Perjalanan Merah Putih ke Puncak Tambora

19 April 2018 22:54

Bulan April tanggal 10. Jarum jam berada tepat di angka sembilan. Matahari mulai terasa menyengat. Sebuah kerumunan besar berkumpul di satu sudut pos perijinan pendakian Gunung Tambora. Saya tergabung dalam sebuah kelompok berjumlah 200 orang itu. Hari itu kami diberikan sebuah tugas mendaki hingga ke bibir Kaldera Gunung Tambora.
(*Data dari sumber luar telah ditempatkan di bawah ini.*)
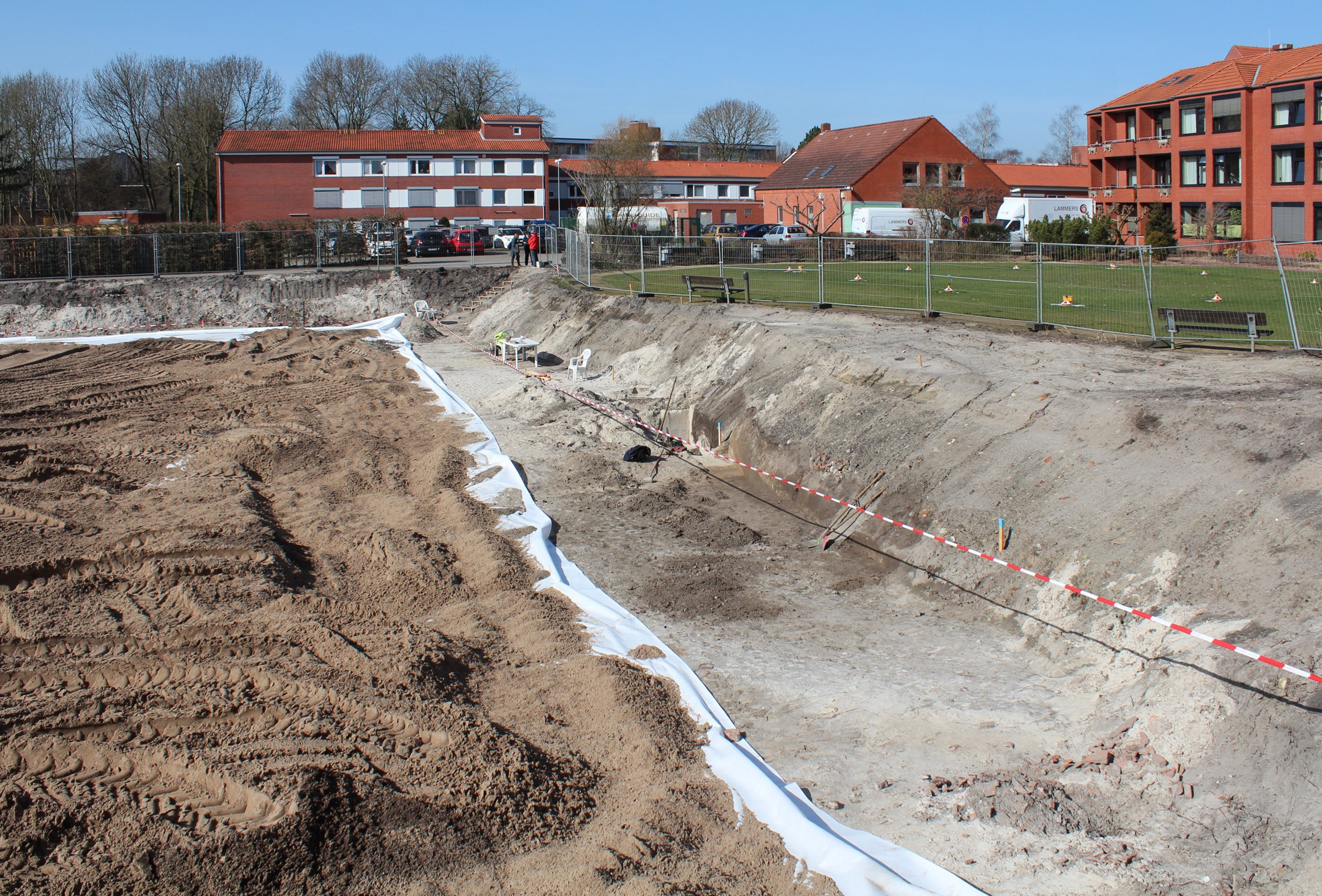 Ausgrabungsgelände der ehemaligen Fockenburg in Leer/Ostfriesland. Randstreifen der Baustelle während der Untersuchung durch die Ostfriesische Landschaft.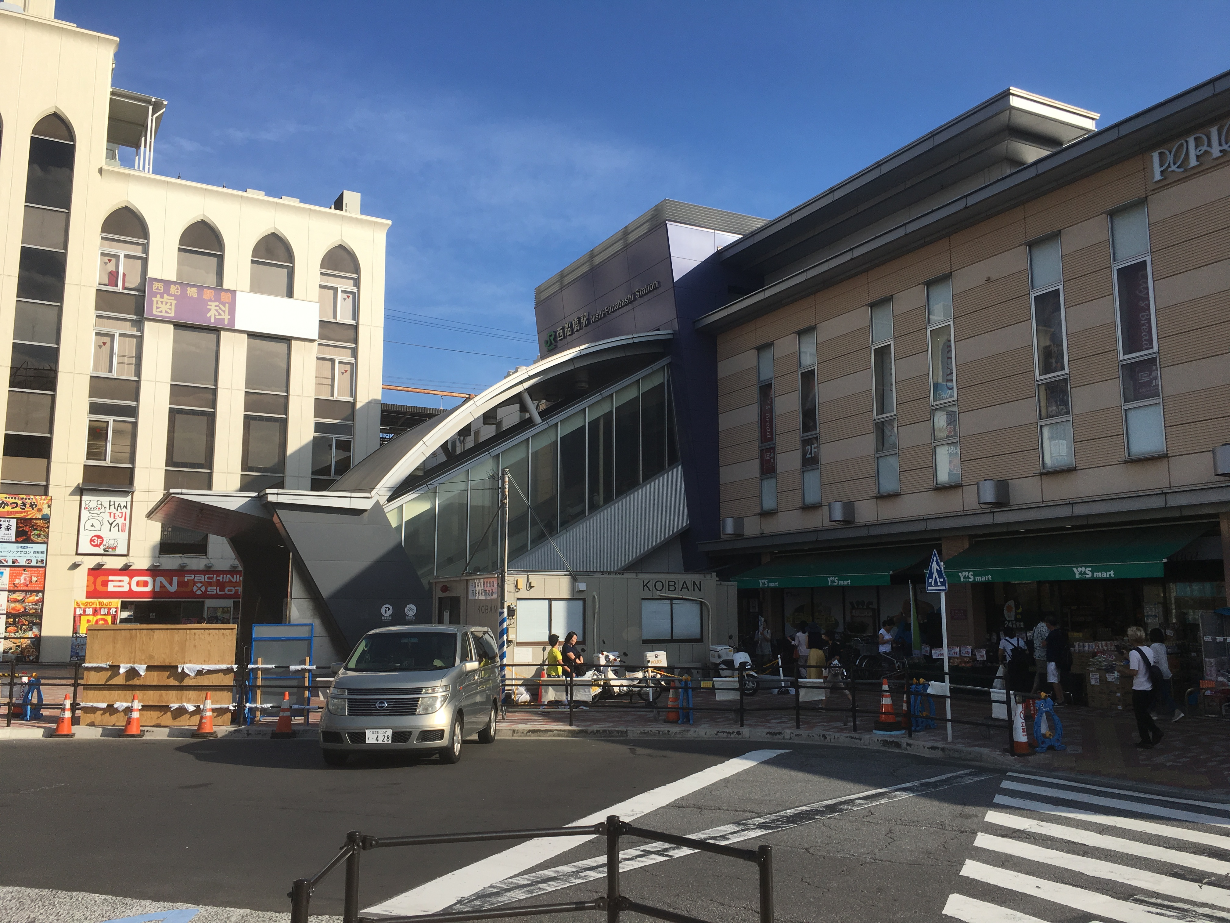 西船橋駅 (Nishi-Funabashi Station)

Misinya hanya satu, membentangkan bendera Merah Putih raksasa dengan panjang 203 meter.

Misi membentangkan bendera 203 meter di bibir kaldera Gunug Tambora adalah inti dari kegiatan Teka Tambora.  Ini merupakan rangkaian dari kegiatan Festival Pesona Tambora 2018.

Kegiatan ini sebagai bentuk napak tilas kami akan sejarah yang ditorehkan oleh satu-satunya gunung api aktif yang ada di Pulau Sumbawa 203 tahun lalu itu. Sejarah yang memberi warna  perjalanan  dunia saat itu.  Akibat letusan Tambora, bahkan membuat negara-negara di Eropa tidak menikmati matahari selama 30 hari. Dan Misi ini sekaligus menunjukan kepedulian kami akan  kelestarian Gunung Tambora.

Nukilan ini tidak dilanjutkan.